= Beginning of Section =
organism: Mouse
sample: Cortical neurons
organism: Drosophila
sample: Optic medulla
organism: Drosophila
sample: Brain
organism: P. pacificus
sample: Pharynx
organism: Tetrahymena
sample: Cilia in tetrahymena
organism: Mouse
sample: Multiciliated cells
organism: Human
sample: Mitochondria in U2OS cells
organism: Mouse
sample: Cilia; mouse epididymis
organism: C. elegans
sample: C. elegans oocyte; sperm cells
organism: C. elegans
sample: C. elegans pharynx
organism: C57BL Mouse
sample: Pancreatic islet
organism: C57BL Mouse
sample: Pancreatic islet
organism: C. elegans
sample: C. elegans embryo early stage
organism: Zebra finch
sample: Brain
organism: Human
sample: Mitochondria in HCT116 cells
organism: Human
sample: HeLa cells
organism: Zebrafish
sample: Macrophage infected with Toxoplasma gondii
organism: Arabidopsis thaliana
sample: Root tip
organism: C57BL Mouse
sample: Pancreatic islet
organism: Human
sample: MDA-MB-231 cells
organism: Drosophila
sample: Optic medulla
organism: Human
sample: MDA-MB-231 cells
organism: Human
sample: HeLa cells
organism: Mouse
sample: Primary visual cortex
= End of Section =
= Beginning of Section =
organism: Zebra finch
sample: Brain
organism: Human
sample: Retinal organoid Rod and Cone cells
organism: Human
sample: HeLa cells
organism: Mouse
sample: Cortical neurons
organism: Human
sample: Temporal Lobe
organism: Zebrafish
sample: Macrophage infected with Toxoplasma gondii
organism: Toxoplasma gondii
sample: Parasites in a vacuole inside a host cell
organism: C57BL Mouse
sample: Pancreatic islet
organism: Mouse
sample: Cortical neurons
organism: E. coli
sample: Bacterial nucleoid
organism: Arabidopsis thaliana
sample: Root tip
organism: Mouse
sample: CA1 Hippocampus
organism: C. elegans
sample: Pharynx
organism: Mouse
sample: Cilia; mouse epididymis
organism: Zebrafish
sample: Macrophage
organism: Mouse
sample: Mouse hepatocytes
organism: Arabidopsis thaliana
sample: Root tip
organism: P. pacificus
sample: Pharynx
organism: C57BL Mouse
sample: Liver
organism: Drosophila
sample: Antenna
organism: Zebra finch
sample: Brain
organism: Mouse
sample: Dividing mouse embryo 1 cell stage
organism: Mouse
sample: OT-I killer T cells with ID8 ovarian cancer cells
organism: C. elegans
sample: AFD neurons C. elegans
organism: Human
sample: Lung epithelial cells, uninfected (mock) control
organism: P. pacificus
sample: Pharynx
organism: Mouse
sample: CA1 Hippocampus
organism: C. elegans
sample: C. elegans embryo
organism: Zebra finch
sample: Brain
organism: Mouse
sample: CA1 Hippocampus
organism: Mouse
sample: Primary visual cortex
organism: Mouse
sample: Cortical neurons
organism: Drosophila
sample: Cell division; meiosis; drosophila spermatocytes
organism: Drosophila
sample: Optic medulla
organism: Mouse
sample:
= End of Section =
Exercise prompt
Filter the lines above so that only those with the string "cells" remain, then copy them.

Exercise solution
sample: Multiciliated cells
sample: Mitochondria in U2OS cells
sample: C. elegans oocyte; sperm cells
sample: Mitochondria in HCT116 cells
sample: HeLa cells
sample: MDA-MB-231 cells
sample: MDA-MB-231 cells
sample: HeLa cells
sample: Retinal organoid Rod and Cone cells
sample: HeLa cells
sample: OT-I killer T cells with ID8 ovarian cancer cells
sample: Lung epithelial cells, uninfected (mock) control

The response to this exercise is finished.